As viewers of the old BBC television programme Tomorrows World will recollect, a commotion was made in the 1970’s and 1980’s about the imminent expansion of work from home opportunities. It was eagerly anticipated that by the the next millennium (i.e. ten years ago) a significant part of the populace would find it possible to carry out their duties for employers in their own home without having to journey to employers sites. Work From Home opportunities were expected to become the answer to traffic congestion issues all over the country as the daily commute would eventually fall away as fewer and fewer people found it necessary to make that daily journey. Economic benefits would be huge as not only would the economic cost of traffic congestion fall, but workers output would increase as they dispense with the commuting dead time. Of course there would always remain a number of jobs which would continue to necessitate the attendance of workers at employers’ sites. Most production jobs would require this, but many service based jobs lend themselves to the work from home idea. And as Britain continues to move away from production and towards service provision as the chief economic activity, so it was though that the work from home revolution would by now have been in full swing.
IT would need to take part in this work from home revolution. The key focus of the predictions being made focussed around bettering telecommunications. One often touted advance which would act as a key launch pad was video conferencing. This would let teams of home workers to attend virtual meetings with colleagues and managers. This could replace the usual meeting and let workers to share data and work from home with as much effect as from an office.
The web was not predicted, but it now turns out that the internet can offer a much broader set of resources and communication options that should enable working from home to become even more practical. Communication by e mail and the attachment of any kind of document, video conferencing in the form of on line virtual meetings, training conducted on line perhaps in the form of webinars add more opportunity. Add to that the abundance of broadband provision throughout houses in the UK means that fewer and fewer individuals are excluded from this new way of working. But the arrival of Online Jobs and the internet business per se have also increased work from home options. Online Jobs let workers to carry out rather complex tasks at their own computer and the internet enables them to deliver the fruits of their labours anywhere worldwide almost straight away. The Internet Business itself, designing, building and optimising websites, also contributes.

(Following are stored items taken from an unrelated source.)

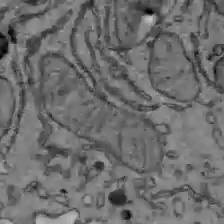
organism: C57BL Mouse
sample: Liver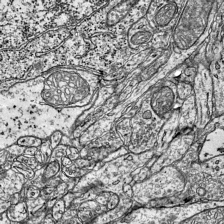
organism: Mouse
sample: Visual Cortex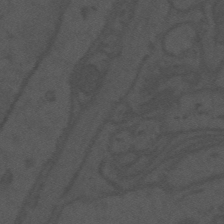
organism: Mouse
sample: Suprachiasmatic nucleus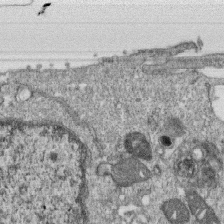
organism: African green monkey
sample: Vero E6 cells infected with SARS-CoV-2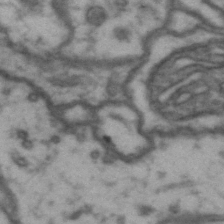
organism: Drosophila
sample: Brain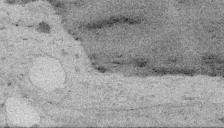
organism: Embia sp.
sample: Silk gland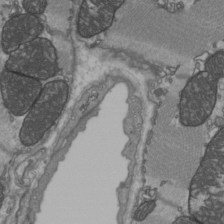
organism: C57BL Mouse
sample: Heart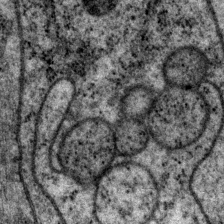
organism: P. pacificus
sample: Pharynx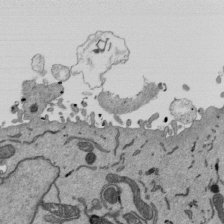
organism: Mouse
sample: ED-1 cell nuclei; centrioles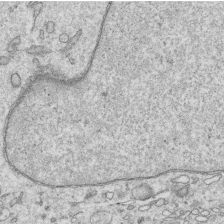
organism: Human
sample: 1205lu cells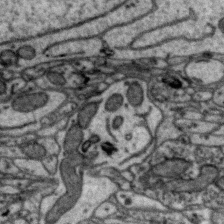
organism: Zebra finch
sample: Brain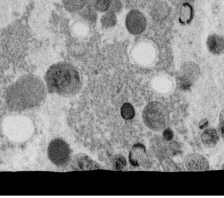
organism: C. elegans
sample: C. elegans oocyte; sperm cells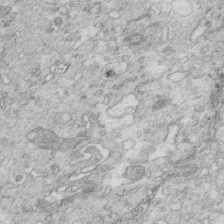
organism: Mouse
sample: Multiciliated cells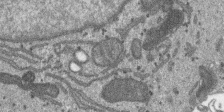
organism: Human
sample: Lung epithelial cells infected with SARS-CoV-2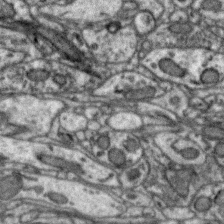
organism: Zebra finch
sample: Brain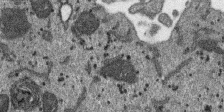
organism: Human
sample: Lung epithelial cells infected with SARS-CoV-2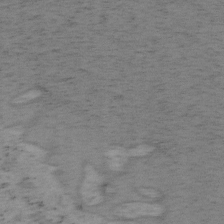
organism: Mouse
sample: OT-I killer T cells with ID8 ovarian cancer cells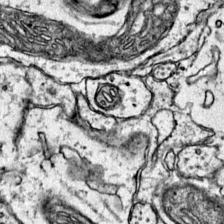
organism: Mouse
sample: Primary visual cortex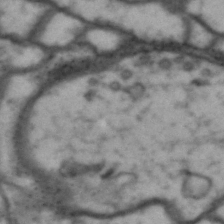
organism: Drosophila
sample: Brain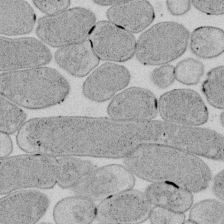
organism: E. coli
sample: Bacterial nucleoid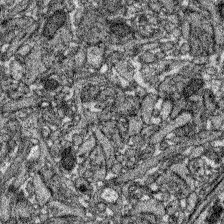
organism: Zebrafish
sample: Larval olfactory bulb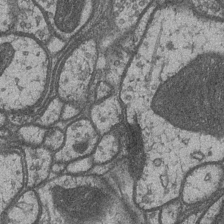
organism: Drosophila
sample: Optic medulla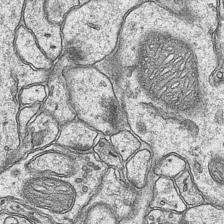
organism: Mouse
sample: CA1 Hippocampus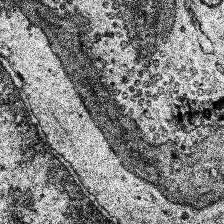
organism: Human
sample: Temporal Lobe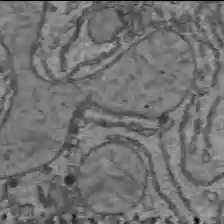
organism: C57BL Mouse
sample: Liver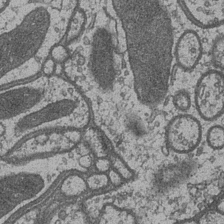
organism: Drosophila
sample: Optic medulla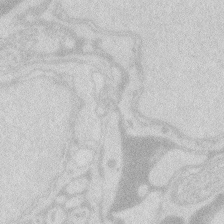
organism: Zebrafish
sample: Macrophage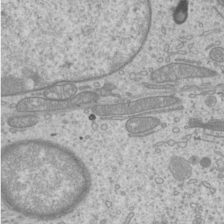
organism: Mouse
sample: Cilia; mouse epididymis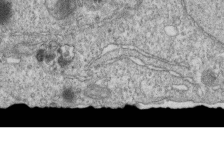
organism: Human
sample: HeLa cell HIV synapse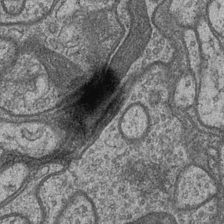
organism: Drosophila
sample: Optic medulla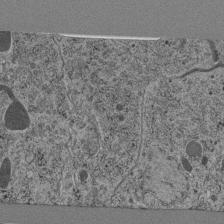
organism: C. elegans
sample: C. elegans pharynx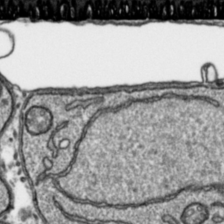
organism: Toxoplasma gondii
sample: Parasites in a vacuole inside a host cell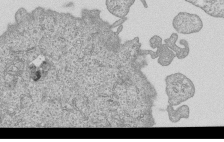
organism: Human
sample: MDA-MB-231 cells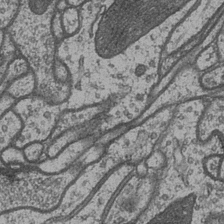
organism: Drosophila
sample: Optic medulla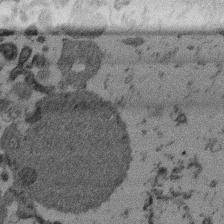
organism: Mouse
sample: Dividing mouse embryo 1 cell stage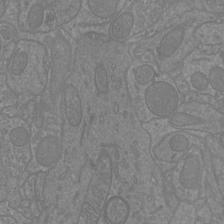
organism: Mouse
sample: Cortical neurons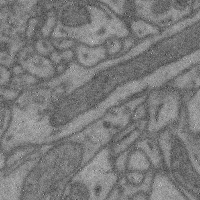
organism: Mouse
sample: Cerebral cortex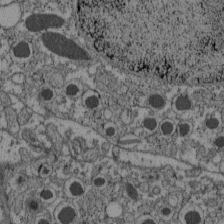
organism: C57BL Mouse
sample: Pancreatic islet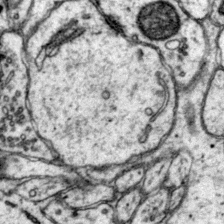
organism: Mouse
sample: Primary visual cortex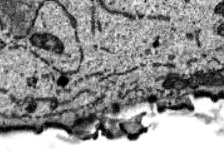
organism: Human
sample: HeLa cells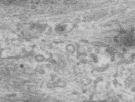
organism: Human
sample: Centriole in RPE cells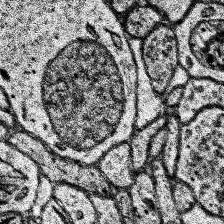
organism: Human
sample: Temporal Lobe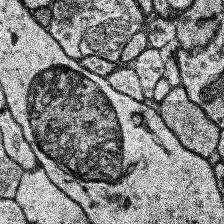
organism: Human
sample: Temporal Lobe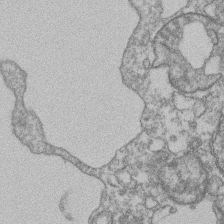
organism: Mouse
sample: T cell stromal cell synapse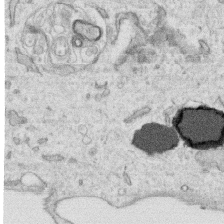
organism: Human
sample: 1205lu cells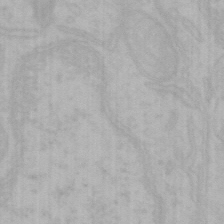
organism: Mouse
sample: Choroid plexus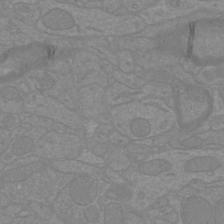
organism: Mouse
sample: Cortical neurons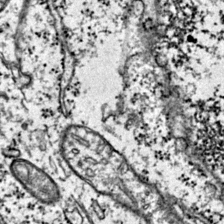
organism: Mouse
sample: Primary visual cortex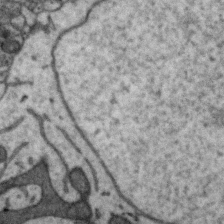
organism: Zebra finch
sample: Brain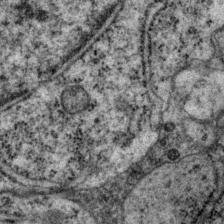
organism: P. pacificus
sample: Pharynx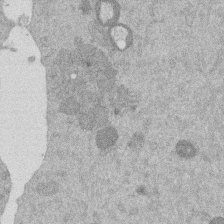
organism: Mouse
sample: Dividing mouse embryo 1 cell stage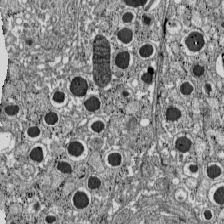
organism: C57BL Mouse
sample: Pancreatic islet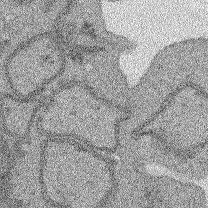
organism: Human
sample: HeLa cells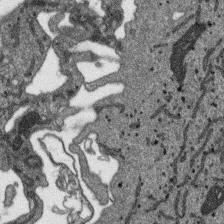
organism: Human
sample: Lung epithelial cells infected with SARS-CoV-2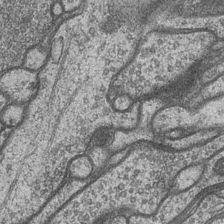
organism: Drosophila
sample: Optic medulla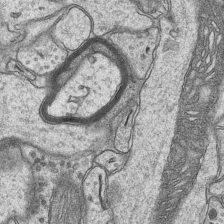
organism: Mouse
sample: CA1 Hippocampus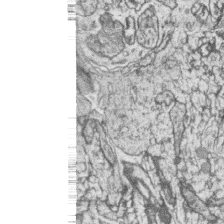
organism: Zebrafish
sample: synaptic ribbons in rod cells and cone cells

So it does seem that at last the work from home experience is becoming available to more and more people. In the UK broadband is now supporting nearly 60% of houses and that figure continues to rise. However there will always exist a core of jobs, largely in manufacturing, that will not yield to this movement. There will also continue to be a requirement for one to one human contact on many activities. One thinks particularly of sales and business development, where there would appear likely to always be the need for face to face meetings. As a postscript, it does seem in recent years that the relentless growth in daily motor car use might have actually slowed, though not actually reversed. Maybe we are at last seeing the start of the work from home revolution.




Work from home has started to have an impact but not as quickly as you might think. There seems to be some sort of human nature or psychological factor that makes certain people capable of working from home. Also there is the function of walking over to someones cube and asking a question that does not seem to translate very well to the home office. Communication tools such as Skype seem to help but it seems to take the right kind of person and some special effort.
Are there any studies on what people need to work from home that you are aware of?